In most patients, fractionation typically entails therapy five days a week for five to eight weeks, but the regimen depends on the unique situation of each patient (ACS 2017a). Different radiotherapy schedules may be used when five to eight weeks of treatment are inconvenient or an altered schedule may work better.

The Five R’s of Radiobiology

Many factors influence how tumors respond to radiation therapy. Knowledge of these factors can be helpful when planning cancer radiotherapy. A concept in radiation oncology, the five R’s of radiobiology, is a framework to better understand cellular characteristics that influence tumor response (Steel 1989; Pajonk 2010; Good 2013; Olbryt 2014; De Meerleer 2014; Blanco 2011; Stinauer 2011; Witkowska 2015; Cognetti 2008):

  1. Repair. Healthy and cancerous cells can repair the damage caused by radiation. This helps healthy cells, but contributes to treatment failure in cancer cells. Cancer cells in which DNA repair mechanisms have been disrupted may be more susceptible to the effects of radiation. This is the basis for therapeutic DNA repair inhibitors used in cancer treatment in some cases.
  2. Redistribution. Most cells, including cancer cells, go through a replication process called the cell cycle. Cells are least sensitive to radiation when they are replicating their DNA for the new cell (S-phase) and most sensitive when they are actively dividing into two cells (mitosis). Since cells progress through all phases of the cell cycle, giving radiation in fractionated doses increases the likelihood that cancer cells in the radio-resistant S-phase during one radiotherapy session will be in the sensitive phase during a subsequent session.
  3. Repopulation. Between radiotherapy doses, viable cells—healthy and malignant—divide and repopulate. Healthy cell repopulation is desirable, but cancer cell repopulation can lead to treatment failure. Long breaks between radiation treatments can cause cancer cell repopulation. This is one reason why adhering to a planned radiotherapy fractionation schedule is so important.
  4. Reoxygenation. The presence of oxygen in tumor cells increases their sensitivity to radiation. The oxygen reacts with radiation to produce cell-killing free radicals. Lack of oxygen, or hypoxia, in tumor cells has been associated with poor treatment prognosis. Radiotherapy, especially large doses, causes a tumor to become hypoxic. Tumors must be allowed to re-oxygenate between radiation fractions to avoid irradiating radio-resistant hypoxic cells. Reoxygenation can take from hours to several days.
  5. Radiosensitivity. Some cancers are naturally more susceptible to the effects of radiation than others. Renal cell carcinomas and melanomas, for example, are often more radioresistant than other cancers. Hodgkin’s lymphoma and head and neck carcinomas tend to be highly radiosensitive.

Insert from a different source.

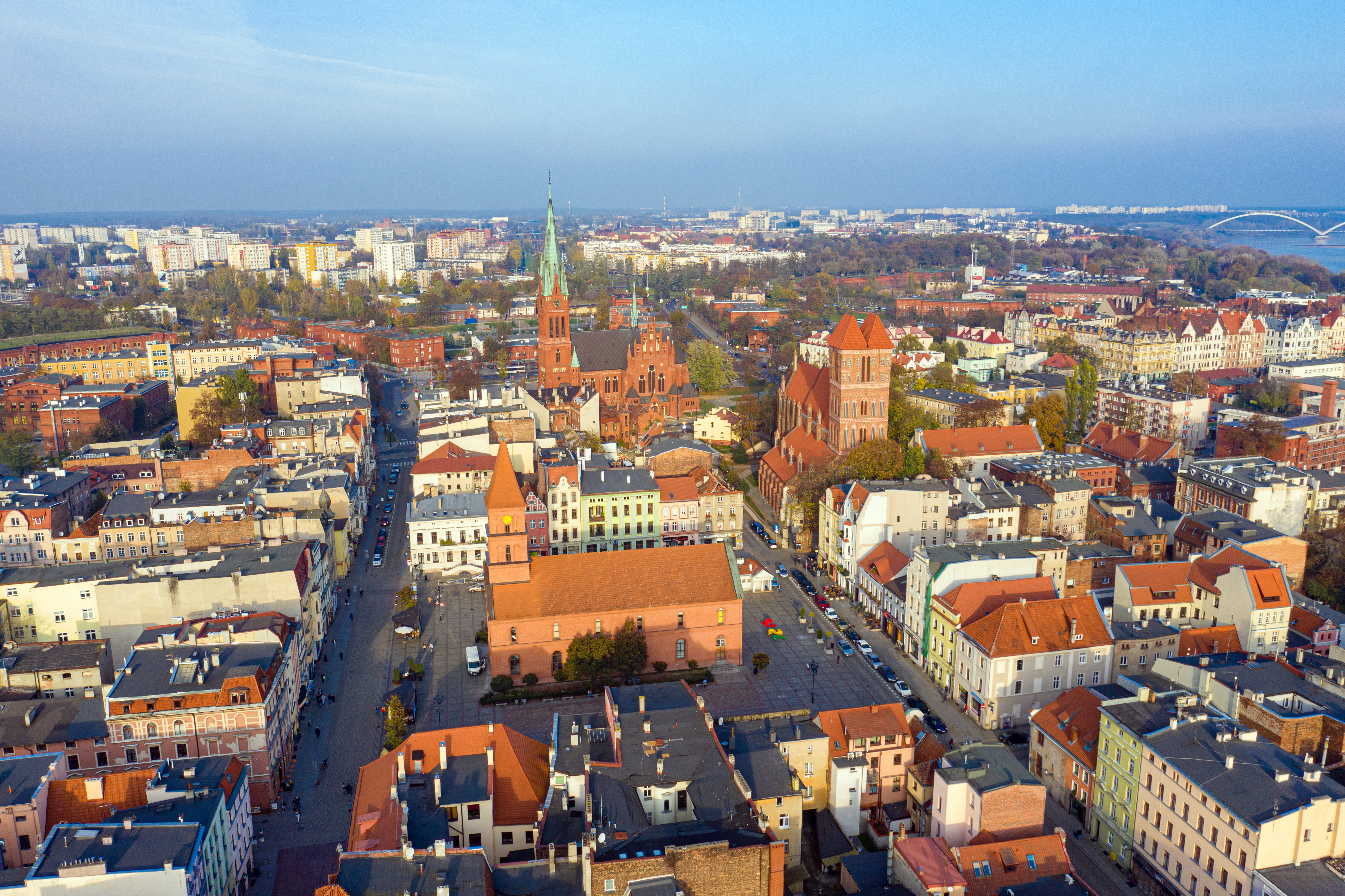 Blick über die Blick über Toruńer Innenstadt, Okt. 2019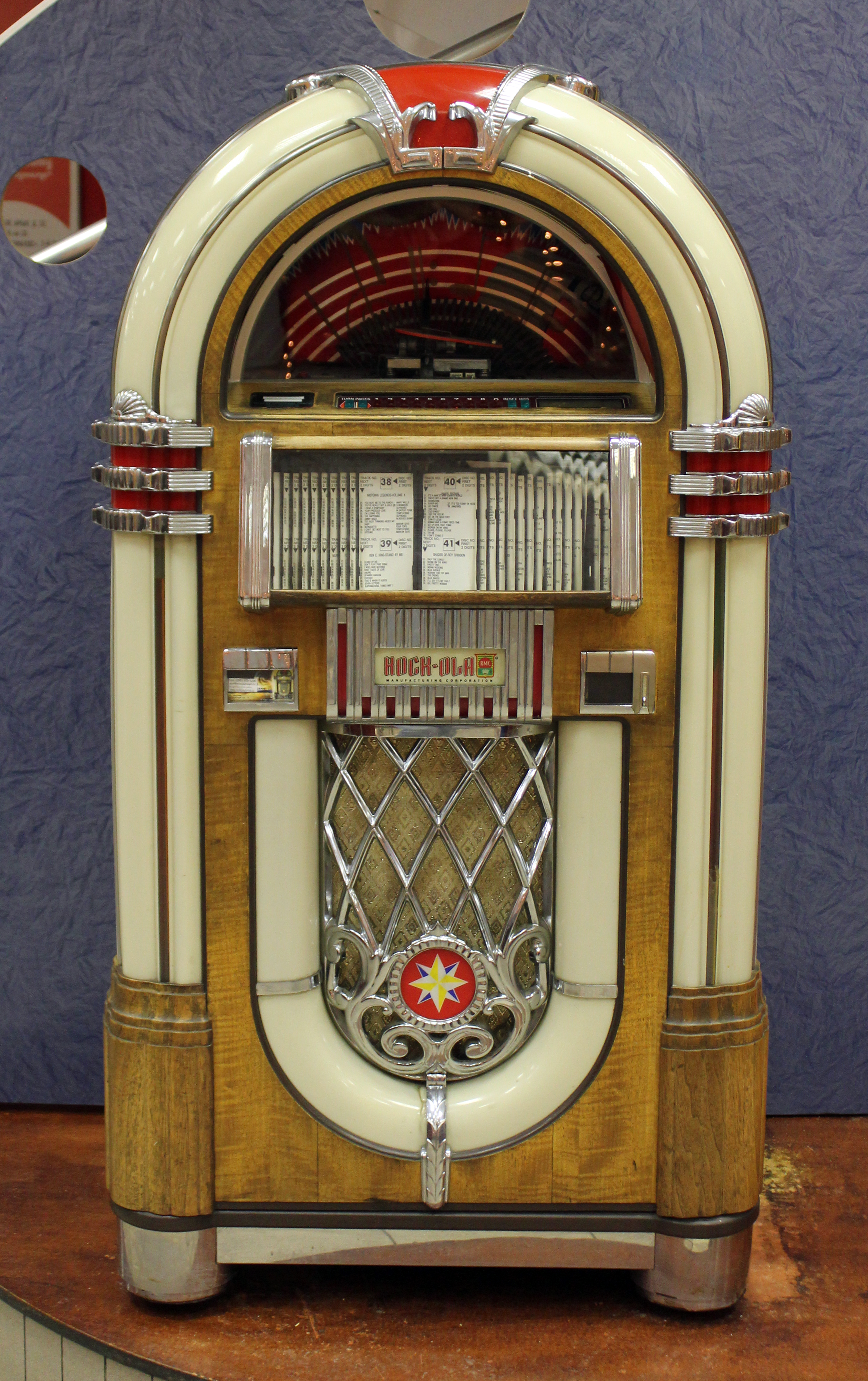 Музыкальный аппарат в МакДоналдсе в Москве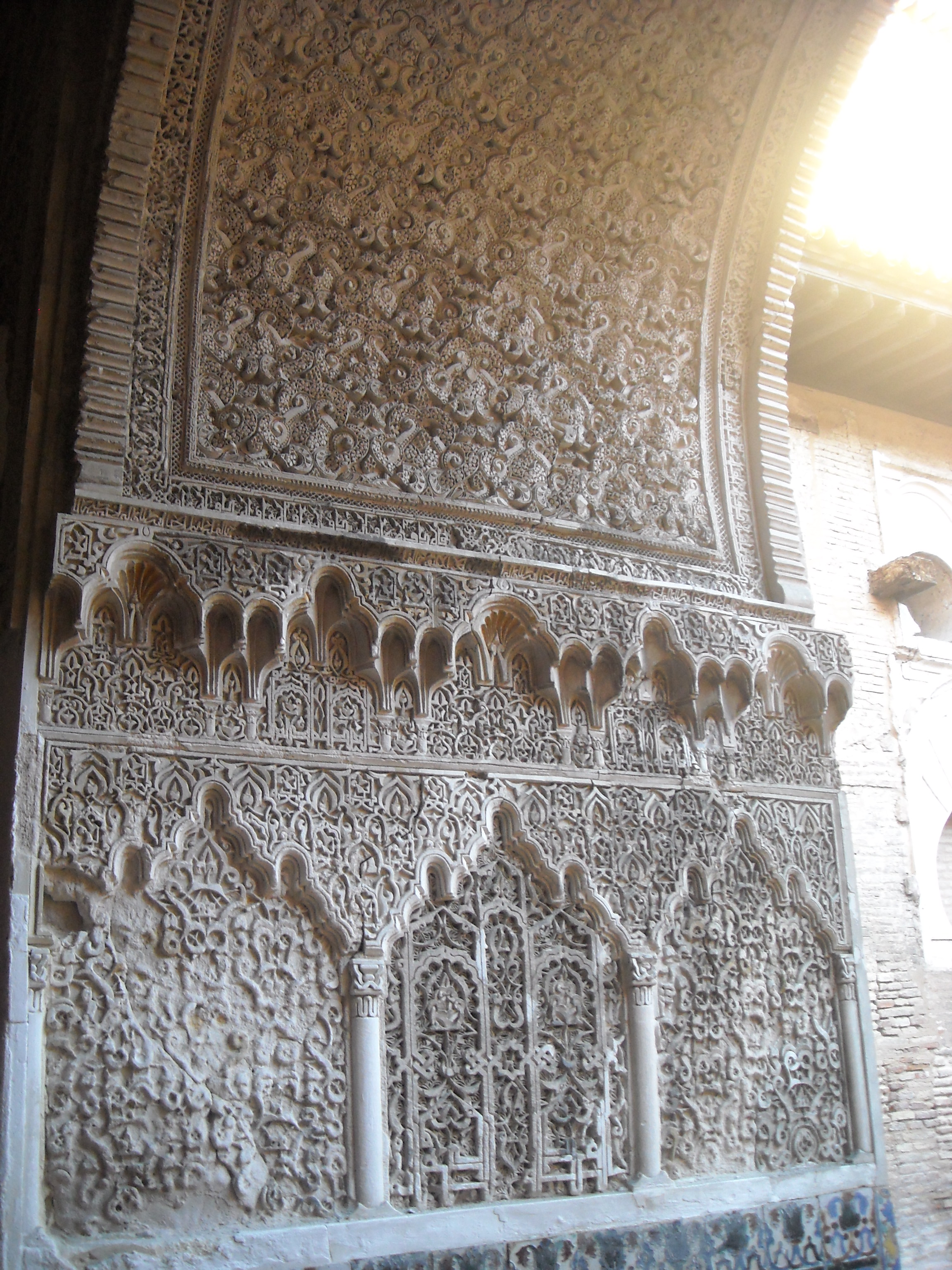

The five R’s provide a basis for understanding the success or failure of radiation therapy and for developing strategies to target cancer cells (Pajonk 2010; Joiner 2009). These concepts are discussed throughout this protocol, and there are many natural and pharmaceutical agents that can help overcome one or more of these biological challenges when combined with radiotherapy.